One of the main goals of genomic analysis is to elucidate the comprehensive functions (functionome) in individual organisms or a whole community in various environments.
Biswapriya Biswavas Misra's insight:
Abstract (provisional)Background

One of the main goals of genomic analysis is to elucidate the comprehensive functions (functionome) in individual organisms or a whole community in various environments. However, a standard evaluation method for discerning the functional potentials harbored within the genome or metagenome has not yet been established. We have developed a new evaluation method for the potential functionome, based on the completion ratio of Kyoto Encyclopedia of Genes and Genomes (KEGG) functional modules.

Results

Distribution of the completion ratio of the KEGG functional modules in 768 prokaryotic species varied greatly with the kind of module, and all modules primarily fell into 4 patterns (universal, restricted, diversified and non-prokaryotic modules), indicating the universal and unique nature of each module, and also the versatility of the KEGG Orthology (KO) identifiers mapped to each one.

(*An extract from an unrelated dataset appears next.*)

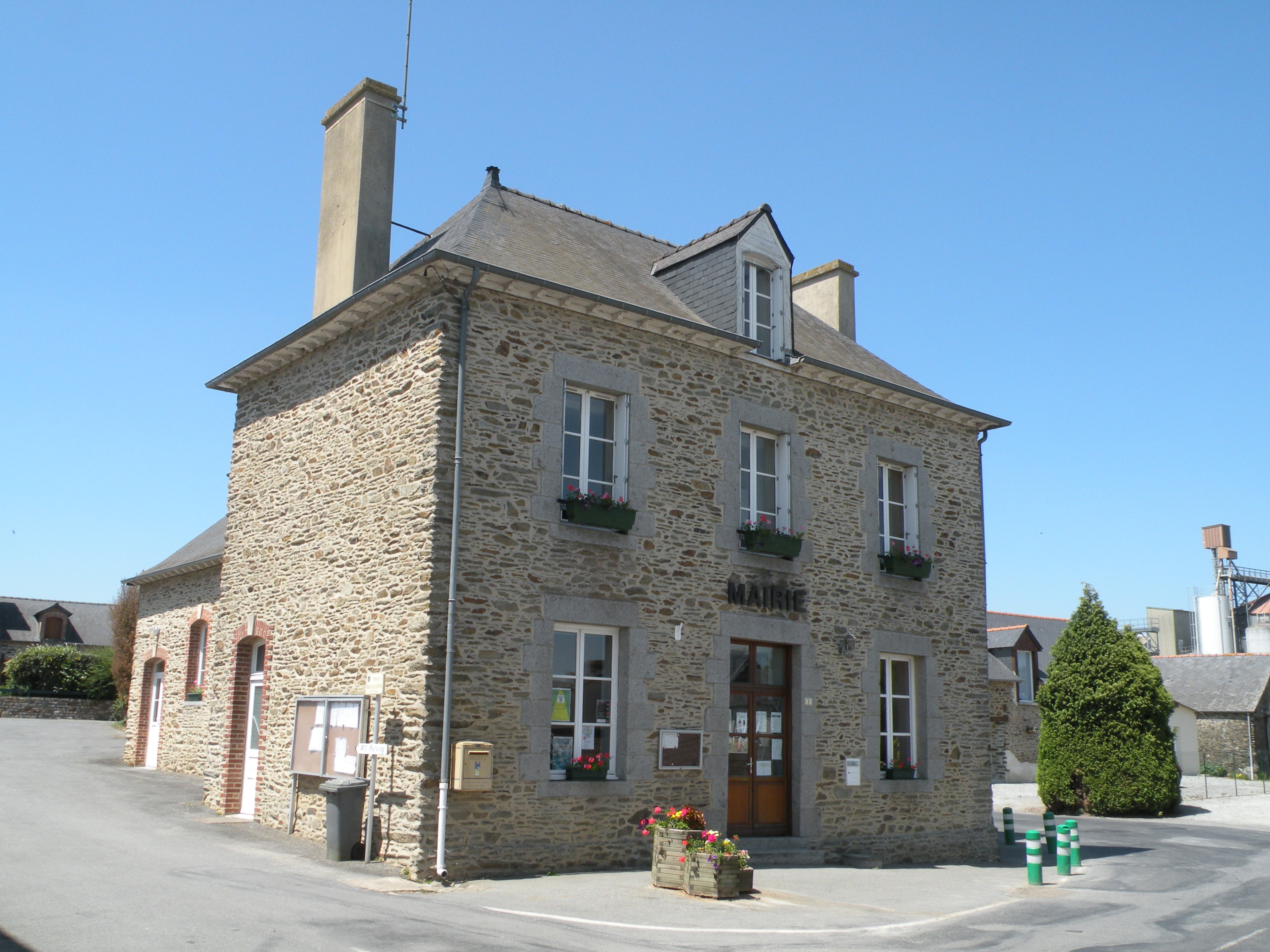 Mairie de Cornillé (Ille-et-Vilaine).
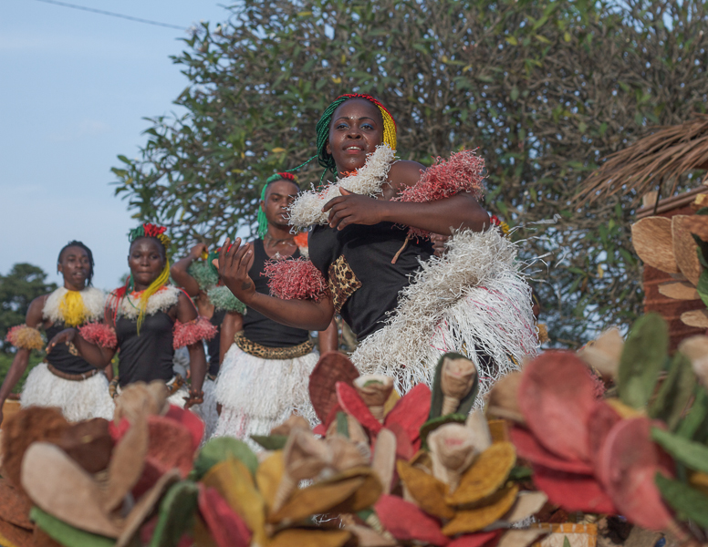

The module completion ratio in 8 phenotypically different bacilli revealed that some modules were shared only in phenotypically similar species. Metagenomes of human gut microbiomes from 13 healthy individuals previously determined by the Sanger method were analyzed based on the module completion ratio. Results led to new discoveries in the nutritional preferences of gut microbes, believed to be one of the mutualistic representations of gut microbiomes to avoid nutritional competition with the host.

Conclusions

The method developed in this study could characterize the functionome harbored in genomes and metagenomes. As this method also provided taxonomical information from KEGG modules as well as the gene hosts constructing the modules, interpretation of completion profiles was simplified and we could identify the complementarity between biochemical functions in human hosts and the nutritional preferences in human gut microbiomes. Thus, our method has the potential to be a powerful tool for comparative functional analysis in genomics and metagenomics, able to target unknown environments containing various uncultivable microbes within unidentified phyla.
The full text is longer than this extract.